Each story is decomposed into act-based test methods (`test_act1_declare_space` → `test_act5_archive_cascade`) so a regression localises to its act instead of stopping the whole flow.

## Reading paths

Curated entry points whether you're an LLM or a human reading cold:

- **Per-module reference** — one `docs/<extra>.md` per shipped extra (linked from each badge in the level tables above). Each page covers purpose, install, public API, quick example, and cross-refs.

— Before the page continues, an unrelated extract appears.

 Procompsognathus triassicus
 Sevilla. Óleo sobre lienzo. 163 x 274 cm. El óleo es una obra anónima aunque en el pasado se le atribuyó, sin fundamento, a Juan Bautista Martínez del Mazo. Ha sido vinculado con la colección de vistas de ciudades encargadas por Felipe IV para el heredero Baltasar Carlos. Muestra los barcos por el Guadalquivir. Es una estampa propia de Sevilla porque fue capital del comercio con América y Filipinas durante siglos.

Module reference: [database](docs/database.md) · [cache](docs/cache.md) · [flow](docs/flow.md) · [vault](docs/vault.md) · [storage](docs/storage.md) · [queue](docs/queue.md) · [vector](docs/vector.md) · [grid](docs/grid.md) · [graph](docs/graph.md) · [space](docs/space.md) · [api](docs/api.md) · [worker](docs/worker.md) · [log](docs/log.md) · [error](docs/error.md) · [types](docs/types.md).
- **Catalog** (source of truth) — [`src/forktex_core/catalog/catalog.json`](src/forktex_core/catalog/catalog.json). Loaded at runtime as `forktex_core.catalog.current`; every README table is rendered from it.
- **Examples** — five runnable scripts under [`examples/`](examples/) (`graph_in_memory.py`, `api_minimal.py`, `worker_minimal.py`, `grid_crud.py`, `space_bundle.py`). Each exposes a `run()` callable; integration tests in `tests/test_examples/` keep them current.
- **Story tracks** — see the table above. Real testcontainers, no mocks.